Let’s take a look at an example specification for an extended GCD function egcd defined in the Haskell package opentheory-divides:

egcd :: Natural -> Natural -> (Natural, (Natural, Natural))

The following theorem about egcd is one of many proved in the corresponding logical theory natural-divides:

∀a b g s t. ¬(a = 0) ∧ egcd a b = (g,(s,t)) ⇒ t * b + g = s * a

This says that the three components of the egcd result (g, s and t) will satisfy a particular equation with its arguments (a and b), so long as the first argument a is non-zero. Side-conditions like this don’t fit naturally into the Haskell type system, and so the burden falls on programmers to discover them and code around them when necessary. This may be one reason why programmers prefer to write their own software components (with side-conditions tailored to the application) rather than reuse existing components (with unknown and/or inconvenient side-conditions).
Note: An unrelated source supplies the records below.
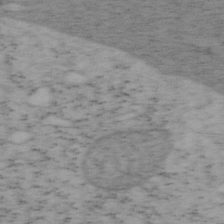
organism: Mouse
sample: OT-I killer T cells with ID8 ovarian cancer cells
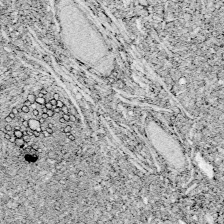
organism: Zebrafish
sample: Whole-Brain
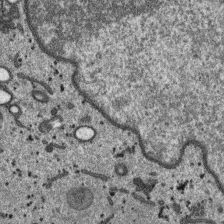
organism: Human
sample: Lung epithelial cells infected with SARS-CoV-2
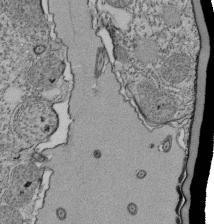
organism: Tetrahymena
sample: Cilia in tetrahymena
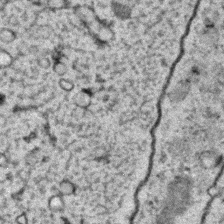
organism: C. elegans
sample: C. elegans embryo
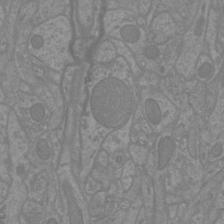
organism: Mouse
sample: Cortical neurons
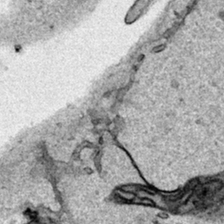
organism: Human
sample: Mitochondria in HCT116 cells
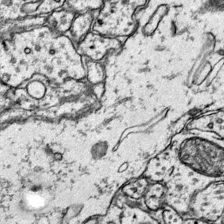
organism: Mouse
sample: Primary visual cortex
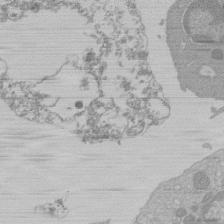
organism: Mouse
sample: Activated Pmel transgenic CD8+ T Cells
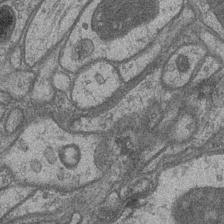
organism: Drosophila
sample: Optic medulla
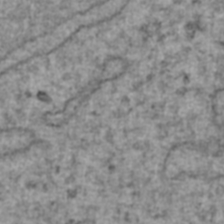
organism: Human
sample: Blood
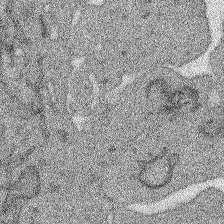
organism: Human
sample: HeLa cells
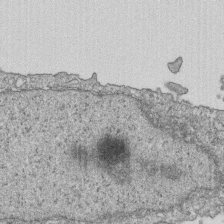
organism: Human
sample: HeLa cell HIV synapse
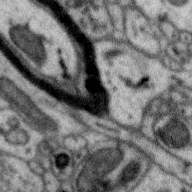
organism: Zebra finch
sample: Brain
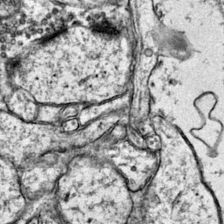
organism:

Using this software development methodology I shift the burden of discovering side-conditions to HOL Light, which will force me to prove that the first argument of egcd is non-zero in any code that relies on the above property of the result. If the code just uses the property that the result g of egcd is the greatest common divisor then HOL Light will understand that no side-condition proof is necessary, because another theorem in the logical theory proves that this is true for all arguments to egcd:

∀a b. fst (egcd a b) = gcd a b

Proof: It may be surprising to learn that verified Haskell packages can be useful as a building block to formalize mathematics in higher order logic. Once we have defined Haskell types and functions in the logic and proved that they satisfy their specification, we can build on this formal development to prove mathematical theorems that do not refer to any Haskell symbols. To continue the egcd example, suppose we have two natural numbers a and b (b is greater than 1) that are coprime (i.e., gcd a b = 1). Then we can reduce modulo b both sides of the first property of egcd to show the existence of a multiplicative inverse for a modulo b:

∀a b. 1 < b ∧ gcd a b = 1 ⇒ ∃s. (s * a) `mod` b = 1

This is a non-trivial higher order logic theorem which refers only to standard mathematical concepts, but its proof rests on the properties of the verified Haskell egcd function.
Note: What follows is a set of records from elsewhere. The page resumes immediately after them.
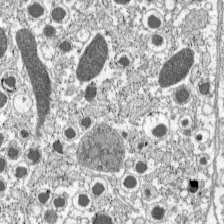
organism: C57BL Mouse
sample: Pancreatic islet
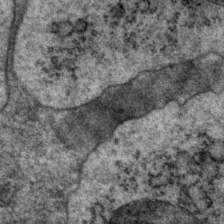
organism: P. pacificus
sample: Pharynx
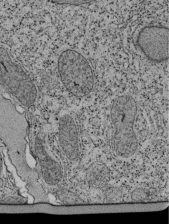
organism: Tetrahymena
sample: Cilia in tetrahymena
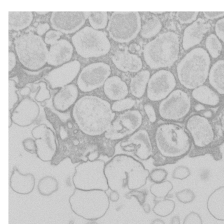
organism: Xenopus
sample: Cilia; centrioles in frog embryo cells
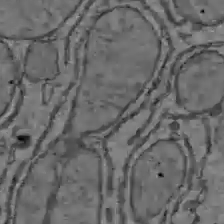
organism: C57BL Mouse
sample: Liver
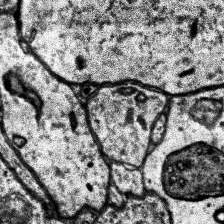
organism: Human
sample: Temporal Lobe
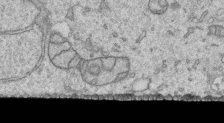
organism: Human
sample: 1205lu cells
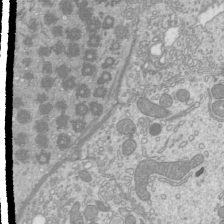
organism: Mouse
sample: Cilia; mouse epididymis
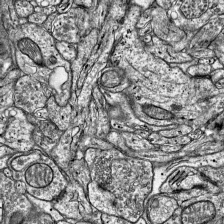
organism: Mouse
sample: Visual Cortex
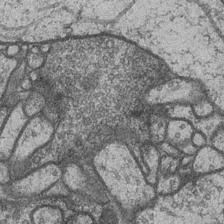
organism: Drosophila
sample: Optic medulla
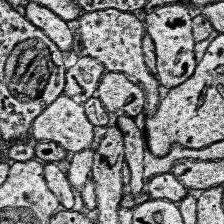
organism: Human
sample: Temporal Lobe
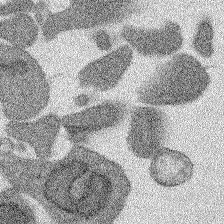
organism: Human
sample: HeLa cells
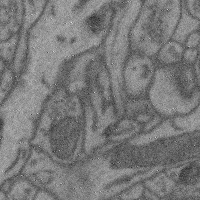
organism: Mouse
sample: Cerebral cortex
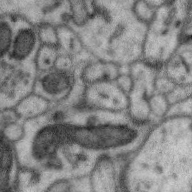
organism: Zebra finch
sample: Brain
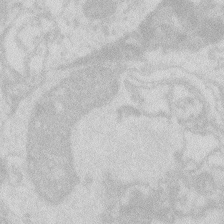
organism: Zebrafish
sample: Macrophage
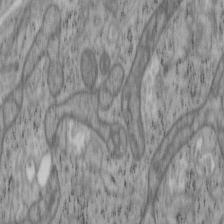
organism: Human
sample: HeLa cells
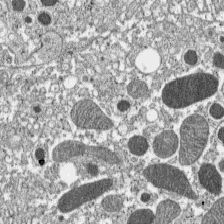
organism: C57BL Mouse
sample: Pancreatic islet
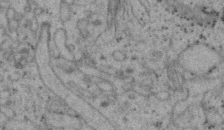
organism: Human
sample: HeLa cells
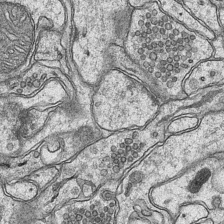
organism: Mouse
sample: CA1 Hippocampus
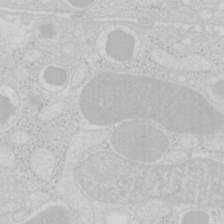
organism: Mouse
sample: Pancreas

Maintenance: Software maintenance is a pain, and it is here that this software development methodology really shines (and who knows, maybe eventually cause the tortoise to pass the hare?). Formally verified software offers a new capability: by examining the logical theory of a Haskell package, we can see exactly which properties of dependent packages it relies on. We can use this information to automatically check whether or not a new version of a dependent package will preserve functional correctness: if so then extend the acceptable version range; and if not then report an error to the maintainer. The opentheory tool uses this technique to automatically generate maximal acceptable version ranges for dependent packages whenever it exports Haskell packages, removing another cognitive burden from the programmer. Earlier I said that formal verification proofs were write-only, but really all I meant is that humans won’t read them: as this version analysis shows machines are quite happy to read them and extract useful information.
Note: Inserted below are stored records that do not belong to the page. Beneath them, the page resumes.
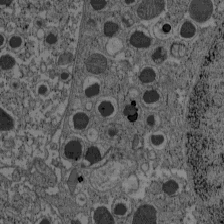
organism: C57BL Mouse
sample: Pancreatic islet
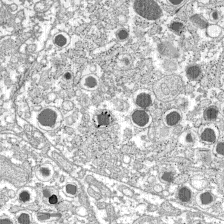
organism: C57BL Mouse
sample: Pancreatic islet
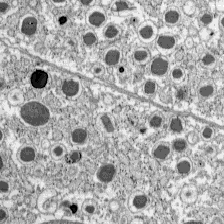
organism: C57BL Mouse
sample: Pancreatic islet
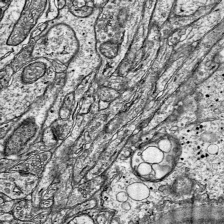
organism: Mouse
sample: Visual Cortex
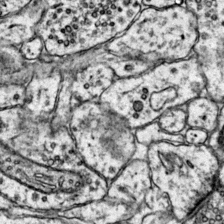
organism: Mouse
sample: Primary visual cortex
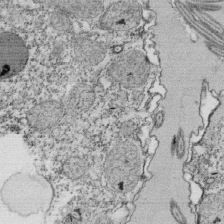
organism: Tetrahymena
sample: Cilia in tetrahymena
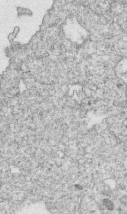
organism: Human
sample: HeLa cell HIV synapse
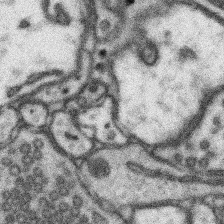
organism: Mouse
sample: Somatosensory cortex neuropil
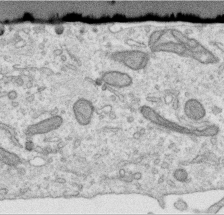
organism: Human
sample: Centriole in RPE cells
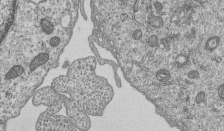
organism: Human
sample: MDA-MB-231 cells

Fun: Actually I retract the whole depressing truth: it is totally about the proof. Not for showing to people (humans still won’t read formal verification proofs) but rather for the pure fun of writing them. Those myriad creative insights you made over the course of countless hours? For me formal verification is as immersive as a video game, and my high scores come with a new artefact to play with and build upon. Free toy inside!